Durch den ökologischen Ausbau entwickelt das Gewässer eine Eigendynamik, die eine deutliche Verbesserung der Gewässerqualität bis in den Unter- und Oberlauf des Baches bewirken wird. Für die Renaturierungsmaßnahme werden rd. 450.000 Euro veranschlagt. Das Projekt der Gemeinde Kirchhundem wird mit einer Zuwendung des Landes NRW in Höhe von 80 Prozent unterstützt. Aber nicht nur der Rahrbach gewinnt auf der Gewerbefläche des Unternehmens MENNEKES Freiraum zurück, sondern im Zuge der Gesamtmaßnahmen gestaltet das Unternehmen auf zwei zwischen Radweg und Gewässer gelegenen Flächen einen attraktiven öffentlich zugänglichen Erholungs- und Erlebnisraum mit einem Spielplatz, Sportgeräten und vielfältigen Sitz- und Ruhezonen. „MENNEKES ist seit 85 Jahren fest mit der Gemeinde Kirchhundem verbunden. Indem wir unseren Mitarbeitern, aber auch der Öffentlichkeit, einen naturnahen Erholungs- und Freizeitraum am Rahrbach zur Verfügung stellen, möchten wir unseren Beitrag zu einer attraktiven, lebenswerten Region leisten“, erläutert der geschäftsführende Gesellschafter Christopher Mennekes.

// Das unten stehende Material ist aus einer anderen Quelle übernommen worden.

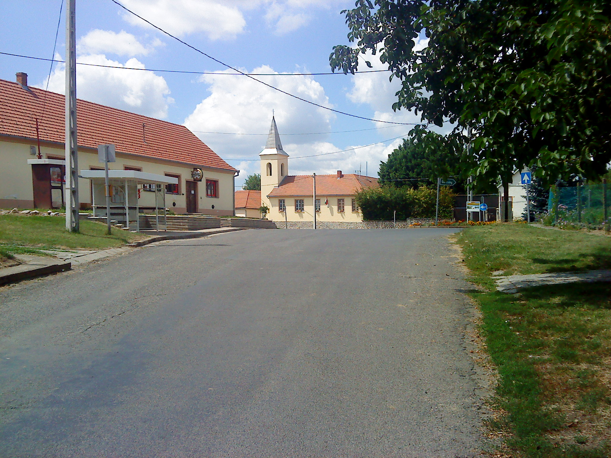 Szilvás központja iskolakápolnával

So entsteht im Gewerbegebiet Welschen Ennest durch die Verzahnung zweier verschiedener Baumaßnahmen, der industriellen Betriebserweiterung um neue Produktions- und Betriebsgebäude - der zurzeit kreisweit größten „Zukunftsbaustelle“ - und der ökologischen Fließgewässergestaltung ein beispielhaftes Kooperationsprojekt, bei dem Klima- und Umweltschutz in mehrfacher Hinsicht mit Wirtschaftsförderung und Zukunftsentwicklung verflochten sind: Durch das Renaturierungsprojekt gewinnt die Natur wertvollen Lebens- und Entwicklungsraum und die Betriebserweiterung führt zur Stärkung des Unternehmens sowie zur Schaffung neuer Arbeitsplätze und damit auch zur Stärkung der Gemeinde Kirchhundem als Wirtschaftsstandort im Grünen.

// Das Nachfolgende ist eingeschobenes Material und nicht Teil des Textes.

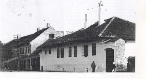 Бели Конак Куртовића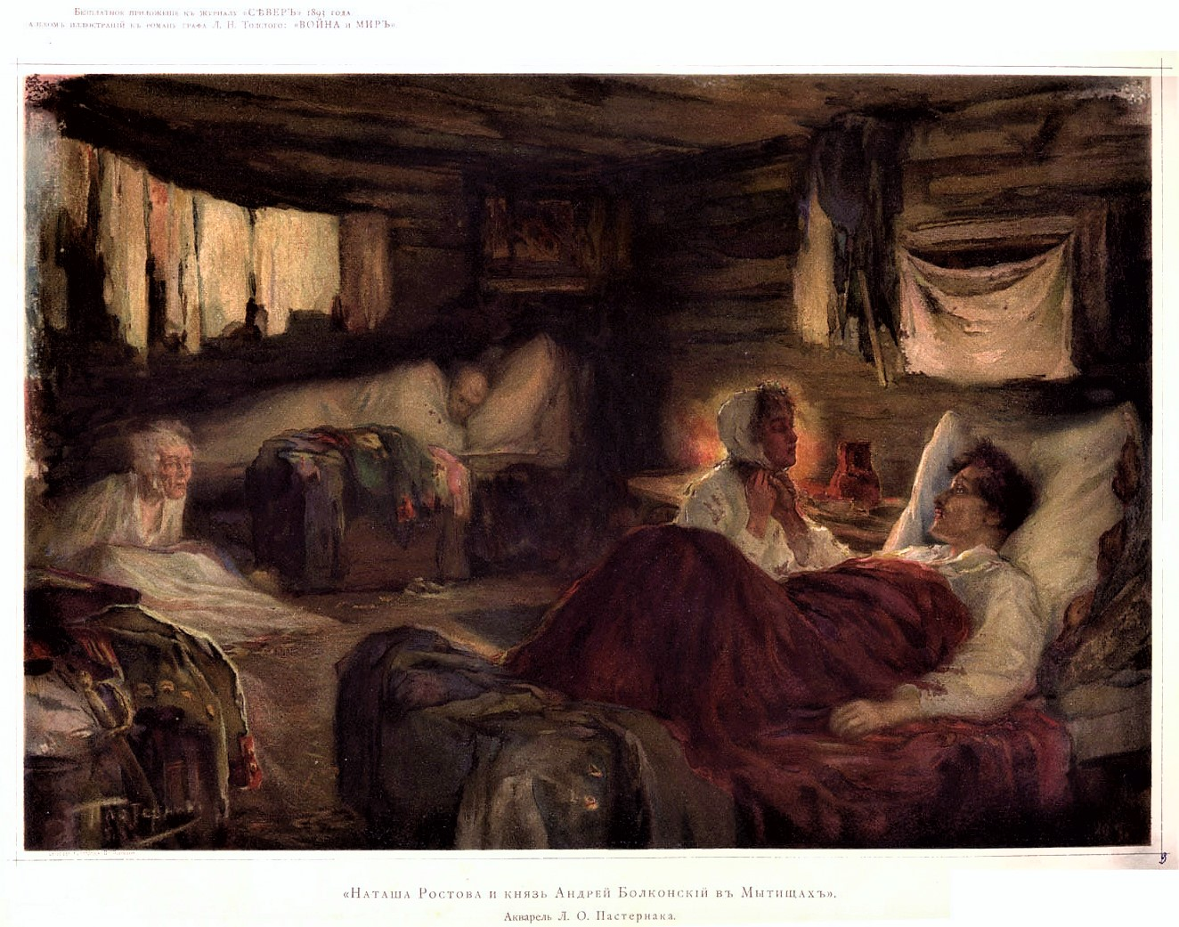 Наташа Ростова и князь Андрей Болконский в Мытищах. Акварель Л.О. Пастернака

Bürgermeister Andreas Reinéry ist von dem Gesamtprojekt mit dem „Schulterschluss“ zwischen Natur und Industrie und dem harmonischen Einklang von Ökologie und Ökonomie begeistert: „Das Engagement des Unternehmens MENNEKES einen Erholungs- und Erlebnisraumes für Menschen aller Generationen direkt am naturnah umgebauten Rahrbach zu gestalten, stärkt nicht nur den Freizeitwert in der Gemeinde, sondern besitzt Vorbildfunktion und Strahlkraft über die Gemeindegrenzen hinaus“. Im Rahmen des Kooperationsprojektes übernimmt die Gemeinde zukünftig die Pflege- und Unterhaltungskosten der Erholungs- und Grünflächen.